<<<<

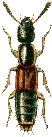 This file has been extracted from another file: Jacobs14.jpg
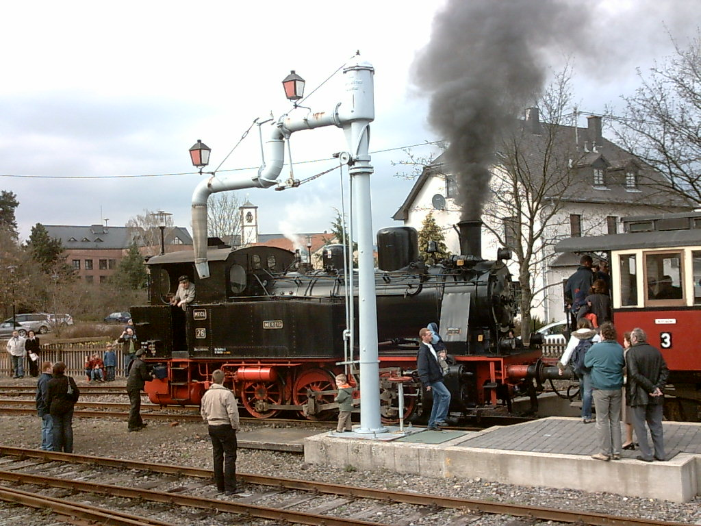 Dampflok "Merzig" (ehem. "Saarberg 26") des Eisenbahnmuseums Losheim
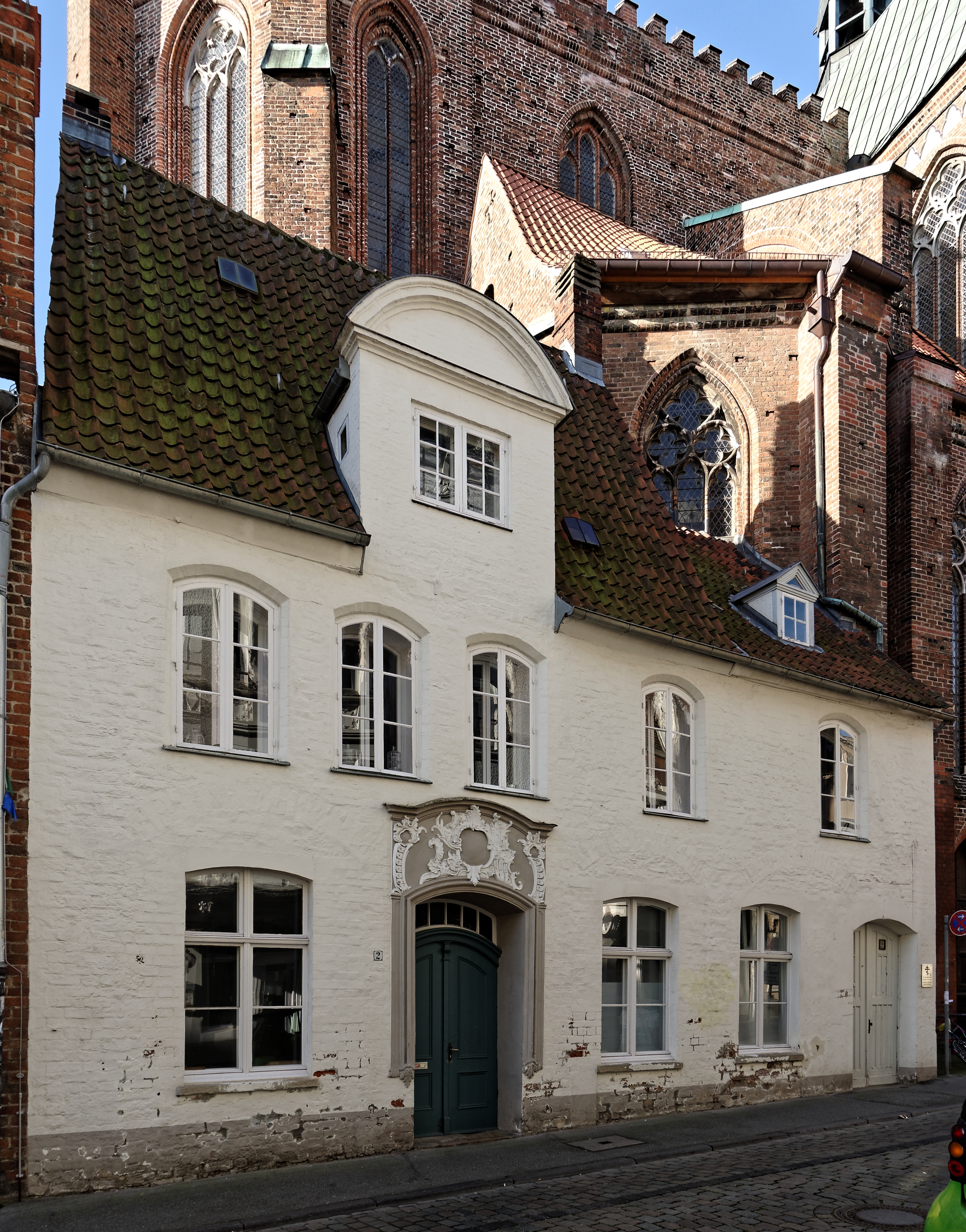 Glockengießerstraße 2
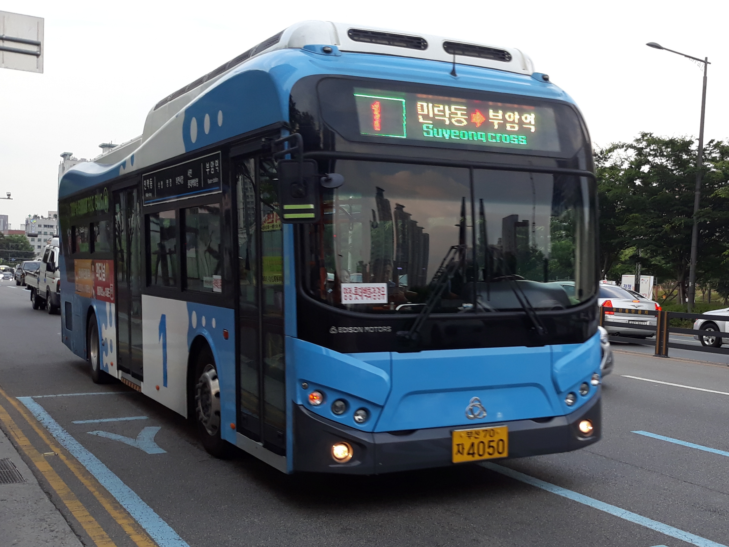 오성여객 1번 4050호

>>>>

PROBLEM DETAILS:
Copy all the material word for word, minus its pictures.

TASK OUTPUT:
 This file has been extracted from another file: Jacobs14.jpg
 Dampflok "Merzig" (ehem. "Saarberg 26") des Eisenbahnmuseums Losheim
 Glockengießerstraße 2
 오성여객 1번 4050호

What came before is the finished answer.